İLK DERECE MAHKEMESİ KARARININ ÖZETİ: Mahkemece, iddia, savunma ve tüm dosya kapsamına göre, “www…net” alan adının 04.11.2007 tarihinde kayıt ettirildiği, davalı ticaret unvanının 17.04.2008 tarihinde tescil edildiği, davalı alan adının davacıya ait tescilli marka kapsamındaki “inşaat hizmetleri” ile aynı sektörde ticari etki doğuracak şekilde kullanıldığı, davalıya ait ticaret unvanın “inşaat hizmetlerine” ilişkin faaliyetlerinin davacıya ait “…” esas unsurlu ve “inşaat hizmetleri” bakımından tescilli marka ile aynı/aynı tür sektöre ilişkin olduğu, yine davalıya ait ticaret unvanı kapsamındaki bir kısım faaliyet türünün davacıya ait ticaret unvanı kapsamındaki faaliyet türü ile benzer olduğu, eldeki davanın 04/10/2019 tarihinde açıldığı, bu tarihten önce, davacının, davalıya ait alan adı veya ticaret unvanının kullanımının men’ine ilişkin olarak dava, ihtarname vb. hukuki çaba içerisinde bulunduğunun ispatlanamadığı, en erken tarih olarak delil tespiti istemine ilişkin 24/01/2019 tarihi dikkate alınsa bile, bu tarih itibariyle davalıya ait alan adının kayıt tarihi üzerinden 11 yılı aşkın, ticaret unvanının tescil tarihi üzerinden 10 yılı aşkın süre geçtiği, davalıya ait ticaret unvanının herkese açık olması ve davalıya ait alan adının da yine internet bağlantısı bulunan her yerden erişime açık olması karşısında, davacının marka ve ticaret unvanından kaynaklı benzer iştigal alanı ile faaliyet gösteren davalıdan 10 yılı aşkın süre boyunca haberdar olmamasının hayatın olağan akışına uygun olmadığı, davacının, davalıya ait bu eylemleri bilmese bile basiretli bir tacir olarak benzer sektörde faaliyet gösteren davalı eylemlerinden bu kadar uzun süre boyunca haberdar olması gerektiğini bilmesi gerektiği, bu hale göre 10 yılı aşkın süre boyunca sessiz kalarak davalı hakkında hukuki takibatta bulunmayan davalının, uzun süreli sessizliği nedeniyle davalının alan adını ve ticaret unvanını kullanmasına zımnen rıza gösterdiği, dolayısıyla sessiz kalma yolu ile hak kaybı koşullarının sonuçları somut olayda gerçekleştiğinden, dürüstlük kuralına aykırı olarak açılan davanın reddine karar verilmiştir.

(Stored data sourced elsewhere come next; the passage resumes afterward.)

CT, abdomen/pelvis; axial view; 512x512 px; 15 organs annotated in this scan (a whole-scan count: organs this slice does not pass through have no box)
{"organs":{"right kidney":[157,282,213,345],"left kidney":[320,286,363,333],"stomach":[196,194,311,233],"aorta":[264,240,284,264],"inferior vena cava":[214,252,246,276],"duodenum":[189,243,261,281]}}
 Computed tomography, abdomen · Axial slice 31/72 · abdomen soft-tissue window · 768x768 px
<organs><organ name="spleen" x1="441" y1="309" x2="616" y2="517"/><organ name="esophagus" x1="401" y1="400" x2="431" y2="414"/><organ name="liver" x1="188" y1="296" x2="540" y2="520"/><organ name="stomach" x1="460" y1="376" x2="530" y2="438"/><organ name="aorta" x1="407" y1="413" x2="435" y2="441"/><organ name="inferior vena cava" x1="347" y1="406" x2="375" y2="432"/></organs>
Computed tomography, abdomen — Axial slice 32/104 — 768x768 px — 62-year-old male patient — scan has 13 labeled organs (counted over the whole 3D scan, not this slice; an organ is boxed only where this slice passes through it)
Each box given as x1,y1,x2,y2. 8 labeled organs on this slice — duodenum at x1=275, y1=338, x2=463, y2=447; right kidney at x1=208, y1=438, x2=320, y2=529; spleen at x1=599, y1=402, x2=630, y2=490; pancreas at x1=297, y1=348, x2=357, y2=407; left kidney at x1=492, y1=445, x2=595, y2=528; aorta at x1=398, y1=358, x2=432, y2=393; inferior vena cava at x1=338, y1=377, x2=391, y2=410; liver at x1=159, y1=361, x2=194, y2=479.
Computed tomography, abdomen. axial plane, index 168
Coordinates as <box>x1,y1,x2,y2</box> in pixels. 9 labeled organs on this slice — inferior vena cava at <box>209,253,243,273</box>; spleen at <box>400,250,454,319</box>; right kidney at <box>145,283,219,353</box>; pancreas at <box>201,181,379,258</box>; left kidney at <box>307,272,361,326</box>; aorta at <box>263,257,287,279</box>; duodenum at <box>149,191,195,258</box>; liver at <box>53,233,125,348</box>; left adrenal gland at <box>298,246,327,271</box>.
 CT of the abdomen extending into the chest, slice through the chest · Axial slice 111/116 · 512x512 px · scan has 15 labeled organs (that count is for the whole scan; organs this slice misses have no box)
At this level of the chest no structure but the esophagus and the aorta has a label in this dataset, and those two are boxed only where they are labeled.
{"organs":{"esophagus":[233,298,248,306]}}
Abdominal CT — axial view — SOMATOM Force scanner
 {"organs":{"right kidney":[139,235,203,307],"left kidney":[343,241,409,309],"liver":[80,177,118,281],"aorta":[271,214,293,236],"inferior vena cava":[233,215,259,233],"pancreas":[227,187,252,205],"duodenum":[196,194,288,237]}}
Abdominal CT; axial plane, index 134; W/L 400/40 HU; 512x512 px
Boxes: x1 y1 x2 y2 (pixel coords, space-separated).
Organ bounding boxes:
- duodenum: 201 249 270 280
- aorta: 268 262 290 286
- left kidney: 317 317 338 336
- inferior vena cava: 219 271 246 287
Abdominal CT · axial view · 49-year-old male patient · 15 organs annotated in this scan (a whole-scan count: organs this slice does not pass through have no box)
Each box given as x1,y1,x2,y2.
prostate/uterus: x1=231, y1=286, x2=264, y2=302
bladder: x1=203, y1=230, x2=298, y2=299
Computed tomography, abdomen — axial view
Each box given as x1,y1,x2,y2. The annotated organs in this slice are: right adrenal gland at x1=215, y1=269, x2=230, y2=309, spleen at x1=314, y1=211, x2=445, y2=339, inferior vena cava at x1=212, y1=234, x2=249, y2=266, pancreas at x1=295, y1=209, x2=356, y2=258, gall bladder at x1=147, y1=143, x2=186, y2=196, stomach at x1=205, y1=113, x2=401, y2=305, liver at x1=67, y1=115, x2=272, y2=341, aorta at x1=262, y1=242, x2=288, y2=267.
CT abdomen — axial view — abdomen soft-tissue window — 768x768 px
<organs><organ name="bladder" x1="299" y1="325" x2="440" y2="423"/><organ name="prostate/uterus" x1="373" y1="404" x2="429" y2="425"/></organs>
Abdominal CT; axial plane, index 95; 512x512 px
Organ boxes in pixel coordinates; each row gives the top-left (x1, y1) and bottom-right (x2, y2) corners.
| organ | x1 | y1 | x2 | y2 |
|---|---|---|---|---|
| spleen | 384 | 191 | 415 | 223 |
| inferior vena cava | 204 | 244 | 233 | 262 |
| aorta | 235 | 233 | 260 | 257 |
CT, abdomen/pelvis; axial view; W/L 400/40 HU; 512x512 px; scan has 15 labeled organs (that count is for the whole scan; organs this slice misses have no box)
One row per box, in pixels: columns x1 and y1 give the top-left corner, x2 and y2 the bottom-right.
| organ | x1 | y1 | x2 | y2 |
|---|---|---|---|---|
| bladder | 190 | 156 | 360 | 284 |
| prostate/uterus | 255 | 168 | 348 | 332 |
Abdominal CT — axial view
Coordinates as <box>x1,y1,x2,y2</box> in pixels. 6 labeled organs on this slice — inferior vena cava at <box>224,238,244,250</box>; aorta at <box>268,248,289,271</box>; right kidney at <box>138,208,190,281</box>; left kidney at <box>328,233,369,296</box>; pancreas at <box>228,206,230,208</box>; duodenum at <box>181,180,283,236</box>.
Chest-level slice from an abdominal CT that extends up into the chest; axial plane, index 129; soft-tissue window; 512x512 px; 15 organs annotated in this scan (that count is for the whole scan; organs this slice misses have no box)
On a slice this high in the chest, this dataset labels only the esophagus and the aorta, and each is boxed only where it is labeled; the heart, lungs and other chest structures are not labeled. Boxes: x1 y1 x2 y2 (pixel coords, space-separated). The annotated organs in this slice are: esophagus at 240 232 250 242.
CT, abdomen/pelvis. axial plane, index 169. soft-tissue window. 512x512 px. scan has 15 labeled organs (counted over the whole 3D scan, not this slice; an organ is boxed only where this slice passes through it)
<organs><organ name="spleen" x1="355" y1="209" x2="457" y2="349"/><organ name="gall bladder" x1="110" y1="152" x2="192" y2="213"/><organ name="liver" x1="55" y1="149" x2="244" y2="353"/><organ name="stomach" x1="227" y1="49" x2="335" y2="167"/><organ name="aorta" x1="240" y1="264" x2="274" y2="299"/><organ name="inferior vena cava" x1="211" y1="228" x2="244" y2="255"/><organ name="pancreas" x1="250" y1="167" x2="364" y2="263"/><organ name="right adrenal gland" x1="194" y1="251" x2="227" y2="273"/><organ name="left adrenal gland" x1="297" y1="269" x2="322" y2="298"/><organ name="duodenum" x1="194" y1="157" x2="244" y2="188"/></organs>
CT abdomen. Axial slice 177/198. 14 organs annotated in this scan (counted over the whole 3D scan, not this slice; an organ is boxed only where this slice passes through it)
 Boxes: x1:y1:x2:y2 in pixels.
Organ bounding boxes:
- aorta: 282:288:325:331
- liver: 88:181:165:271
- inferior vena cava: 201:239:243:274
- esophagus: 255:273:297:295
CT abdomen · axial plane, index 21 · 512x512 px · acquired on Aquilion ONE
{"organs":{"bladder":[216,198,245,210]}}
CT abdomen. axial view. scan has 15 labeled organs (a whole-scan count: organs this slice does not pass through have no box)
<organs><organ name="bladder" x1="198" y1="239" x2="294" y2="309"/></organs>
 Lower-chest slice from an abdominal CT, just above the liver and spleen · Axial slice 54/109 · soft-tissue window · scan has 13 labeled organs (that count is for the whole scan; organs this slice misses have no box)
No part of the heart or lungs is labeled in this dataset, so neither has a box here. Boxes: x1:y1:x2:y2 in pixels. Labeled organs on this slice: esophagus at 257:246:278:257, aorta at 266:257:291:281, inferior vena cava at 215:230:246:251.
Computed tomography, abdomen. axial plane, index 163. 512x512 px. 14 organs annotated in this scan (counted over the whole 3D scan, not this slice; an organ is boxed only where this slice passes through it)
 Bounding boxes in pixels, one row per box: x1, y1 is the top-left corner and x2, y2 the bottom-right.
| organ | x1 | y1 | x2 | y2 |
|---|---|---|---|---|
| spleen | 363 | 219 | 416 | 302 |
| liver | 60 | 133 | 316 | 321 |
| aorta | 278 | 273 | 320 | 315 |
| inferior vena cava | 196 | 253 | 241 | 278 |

İLERİ SÜRÜLEN İSTİNAF SEBEPLERİ: Davacı vekili istinaf başvuru dilekçesinde, sessiz kalma yoluyla hak kaybının en önemli koşulu kötüniyetli sessiz kalma yoluyla hak kaybından bahsedebilmek için öncelikle davalı tarafın seçip kullandığı ve tescil ettirdiği ticaret ünvanı yönünden iyiniyetli olması gerektiği, ticaret unvanı, ticaret siciline tescil edildiği için tescilin olumlu etkisinden, yani tescilin iyi iyeti ortadan kaldırma fonksiyonundan yararlanacağı, yani karşı tarafın, müvekkilinin tescilli ticaret ünvanını bilmediği savunmasında bulunamayacağı, unvanı sonradan kullanan kişinin, genel kuralın aksine iyi niyetli olduğunun kabulü mümkün olmadığını, bunun doğal bir sonucu olarak da iyi niyetli olduğunu ileri süren üçüncü kişinin, bu iddiasını ispatla yükümlü bulunduğunu, oysa ki karşı taraf böyle bir iddiayı (iyiniyet iddiasını) ileri sürmediğini, davalı tarafın tescil aşamasında kötüniyetli davranarak özellikle … ibaresini tescil ettirerek müvekkili firmaların dünya çapındaki tanınmışlığından istifade etmek istediklerini, müvekkilinin markasının tanınmış olduğunu, mahkemece eksik inceleme yapıldığını ileri sürerek, ilk derece mahkemesi kararının kaldırılmasını, davanın kabulüne karar verilmesini istemiştir.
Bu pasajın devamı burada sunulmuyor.